2) selecting a gene set having differences in the coverage at the transcription start site regions between the diseased individuals and the control individuals according to the coverage of the sequencing data of the cell-free DNA samples of the diseased individuals and the control individuals on the genome; and

3) for the genes in the gene set, training a prediction model by inputting the coverage of the sequencing data at the gene transcription start site regions to construct a disease prediction model.

2. The method of claim 1, wherein the disease is cancer, and the disease prediction includes early screening of tumors or detection of tumor recurrence.

3. The method of claim 1, in 1), wherein the cell-free DNA samples are derived from body fluids.

4. The method of claim 1, wherein the coverage of the cell-free DNA on the genome is determined by the relative coverage.

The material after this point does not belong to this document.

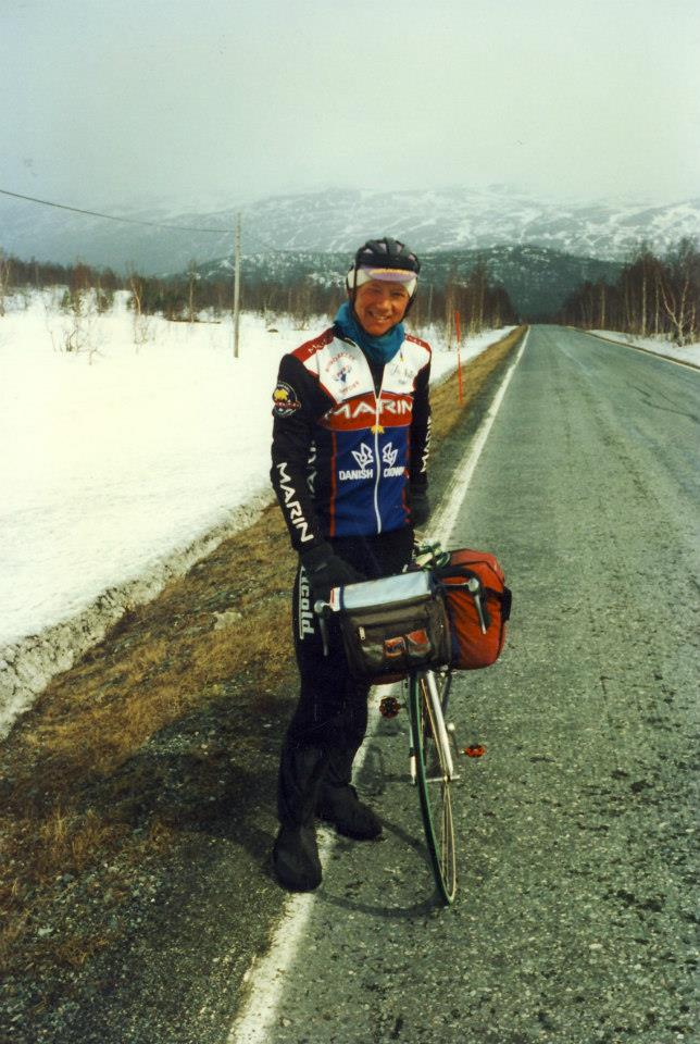 Lars Nielsen cykler til Nordkap og retur 1

5. The method of claim 1, wherein the transcription start site region refers to a region of 100 bp, 400 bp, 600 bp, or 1 kb upstream and downstream of the transcription start site.

6. The method of claim 1, wherein the gene set comprises 10-50 genes.

7. The method of claim 1, wherein the prediction model is a Logistic Regression model or a Random Forest model.

8. (canceled)

9. A cell-free DNA-based disease prediction method, which uses the disease prediction model constructed by the method of claim 1, comprising:

1) for the cell-free DNA sample of an individual to be tested, obtaining sequencing data of the gene set determined in constructing the disease prediction model;

2) for the genes in the gene set, obtaining the coverage of the sequencing data at the transcription start site regions; and

3) inputting the coverage at the transcription start site regions into the disease prediction model to predict whether the individual to be tested suffers from the disease.

10. (canceled)

11. The method of claim 2, wherein the cancer is lung cancer, liver cancer, or colorectal cancer.

12. The method of claim 3, wherein the body fluid is blood.